Specific activation of iNKT cells and increased number of iNKT cells aggravate lung disorder in BPD mice A. Mouse pups were exposed to normoxia (21 % O₂) or hyperoxia (85 % O₂) from the day of birth. α-GalCer or vehicle were used at P7-10, and lung tissues were harvested at P14. n = 5/group. B. H&E and PAS show the presentative tissue sections of lungs under different treatment conditions at P14. n = 5/group. Scale bar = 50 μm. C. Lung morphometry was quantified by RAC and MLI measurements. Statistical plot of glycogen staining to assess the extent of development under different treatments at P14. D. Schematic representation of adoptive transfer of iNKT cells at P10. n = 5/group. iNKT cells was imaged in vivo at 0, 30 min, 12 h and 24 h after adoptive transfer in normoxia group and hyperoxia group mice.
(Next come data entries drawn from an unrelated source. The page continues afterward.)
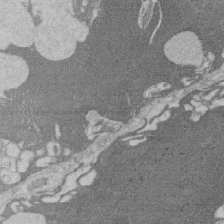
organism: Rat
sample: Salivary granule
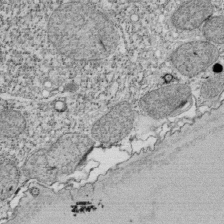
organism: Tetrahymena
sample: Cilia in tetrahymena
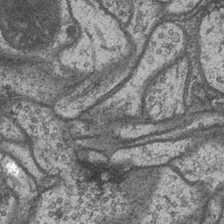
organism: Drosophila
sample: Optic medulla
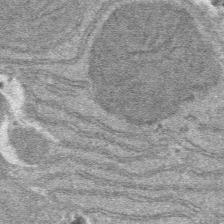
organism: Mouse
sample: Mouse hepatocytes
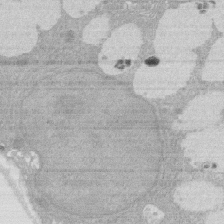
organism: Rat
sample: Salivary granule
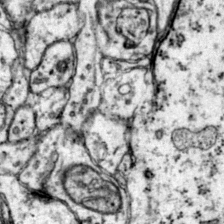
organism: Mouse
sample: Primary visual cortex
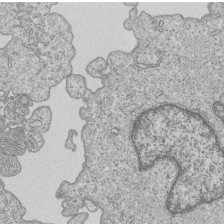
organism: Human
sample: MDA-MB-231 cells
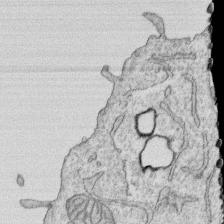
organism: Human
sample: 1205lu cells
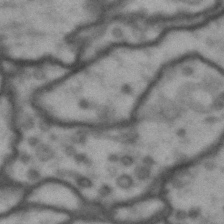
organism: Drosophila
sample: Brain
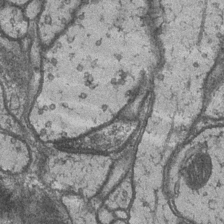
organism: Drosophila
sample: Optic medulla
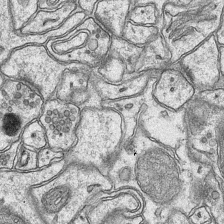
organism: Mouse
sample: CA1 Hippocampus
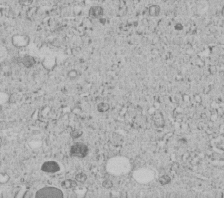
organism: C. elegans
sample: C. elegans embryo early stage
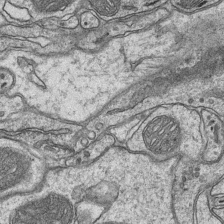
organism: Mouse
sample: CA1 Hippocampus
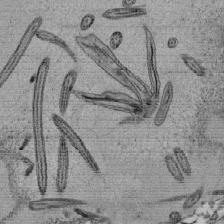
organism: Tetrahymena
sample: Cilia in tetrahymena
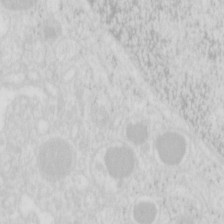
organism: Mouse
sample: Pancreas
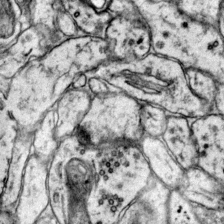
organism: Mouse
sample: Primary visual cortex
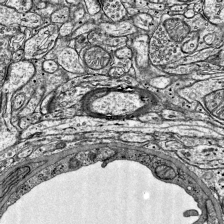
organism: Mouse
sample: Visual Cortex
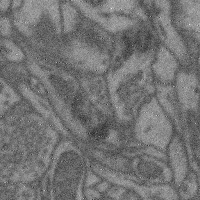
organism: Mouse
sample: Cerebral cortex
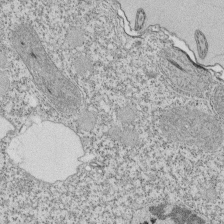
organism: Tetrahymena
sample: Cilia in tetrahymena
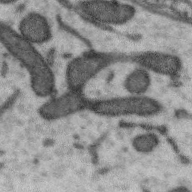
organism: Zebra finch
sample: Brain
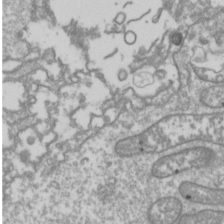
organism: Drosophila
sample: Cell division; meiosis; drosophila spermatocytes
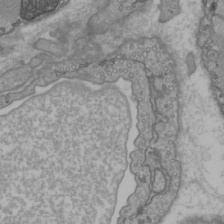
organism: C57BL Mouse
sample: Heart
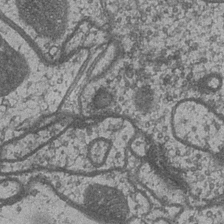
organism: Drosophila
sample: Optic medulla
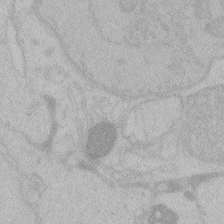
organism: Zebrafish
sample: Macrophage infected with Toxoplasma gondii
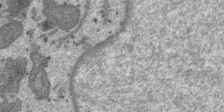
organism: Human
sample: Lung epithelial cells infected with SARS-CoV-2
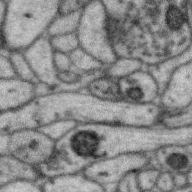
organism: Zebra finch
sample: Brain
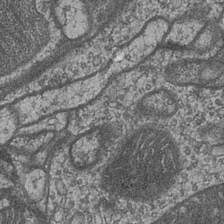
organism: Drosophila
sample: Optic medulla
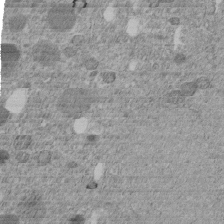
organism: C. elegans
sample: C. elegans embryo early stage
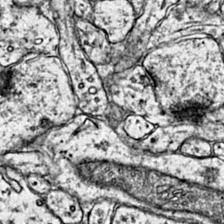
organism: Mouse
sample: Primary visual cortex

E. Comparison of immunofluorescence detection of SP-C and T1α in lung tissues of hyperoxia group, hyperoxia group injected vehicle and hyperoxia group adoptive transfer iNKT cells conditions at P14. The proportion of T1α⁺ SP-C⁺ cells (% total SP-C⁺ cells) in IF staining was quantified. n = 5/group. Scale bar = 50 μm. F. WB was used to detect the protein levels of SP-C and T1α at P14. Quantitative analysis of WB detection levels. G. H&E and PAS show the presentative tissue sections of lungs under different treatment conditions at P14. Scale bar = 50 μm. H. Lung morphometry was quantified by RAC and MLI measurements. Statistical plot of PAS staining to assess the extent of development under different treatments at P14. n = 5/group. (∗P＜0.05, ∗∗P＜0.01, ∗∗∗P＜0.001).

Fig. 6

AEC II- iNKT cells co-culture and the effect of iNKT cells on AEC II under hyperoxia 72 h A. Giemsa staining showed the morphological characteristics of iNKT cells sorted by magnetic beads. B. Schematic representation of cell grouping and treatment. C. WB analysis of SP-C, T1α protein levels. β-Actin was used as a load Control. D. AEC II immunofluorescence staining. Red fluorescence-labeled T1α, green fluorescence-labeled SP-C, and double-stained cells indicate cells in transdifferentiated state. Scale bar = 20 μm. (∗P＜0.05, ∗∗P＜0.01, ∗∗∗P＜0.001).

Fig. 7

iNKT cells promote AEC II ferroptosis under hyperoxia A Heat map shows the difference in gene expression between AEC II and AEC II + iNKT cells groups. B. Heat map depicting differential expression of ferroptosis-related genes. C. The mRNA expressions of GPX4, FTH1 and PTGS2 were detected by qRT-PCR. D. The protein expressions of GPX4, FTH1 and PTGS2 were detected by WB. E. Lipid peroxidation levels were measured by C11 bodipy staining. F. The contents of Fe²⁺ in the epithelium were determined by ELISA. G. The concentration of MDA in cell lysates. H. Cell morphology was observed by transmission electron microscope. scale bar = 1 μm. (∗P＜0.05, ∗∗P＜0.01, ∗∗∗P＜0.001).

Fig. 8

Ferroptosis relates to decreased SP-C and T1α A-B. The protein expressions of PTGS2,GPX4, T1α, SP-C in each group were detected by WB. (∗∗P＜0.01, ∗∗∗P＜0.001).